• About this exercise: This exercise calls for an exact copy of the listing, with no pictures kept.

• Data excerpts:
== Segment start ==

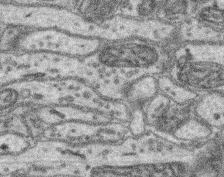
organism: Mouse
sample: Retina
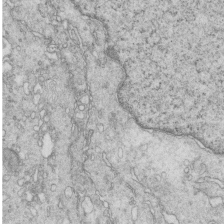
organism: Mouse
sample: Multiciliated cells
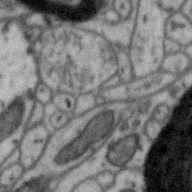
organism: Zebra finch
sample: Brain
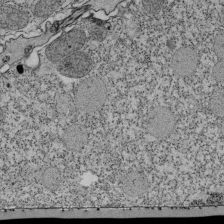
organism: Tetrahymena
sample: Cilia in tetrahymena
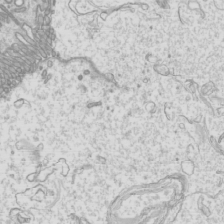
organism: Mouse
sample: Cilia; mouse epididymis
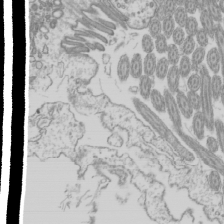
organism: Mouse
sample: Cilia; mouse epididymis
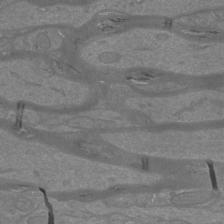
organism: Mouse
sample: Cortical neurons
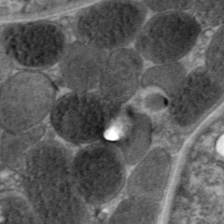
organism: C. elegans
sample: Pharynx

== Segment end ==

• Exercise answer:
organism: Mouse
sample: Retina
organism: Mouse
sample: Multiciliated cells
organism: Zebra finch
sample: Brain
organism: Tetrahymena
sample: Cilia in tetrahymena
organism: Mouse
sample: Cilia; mouse epididymis
organism: Mouse
sample: Cilia; mouse epididymis
organism: Mouse
sample: Cortical neurons
organism: C. elegans
sample: Pharynx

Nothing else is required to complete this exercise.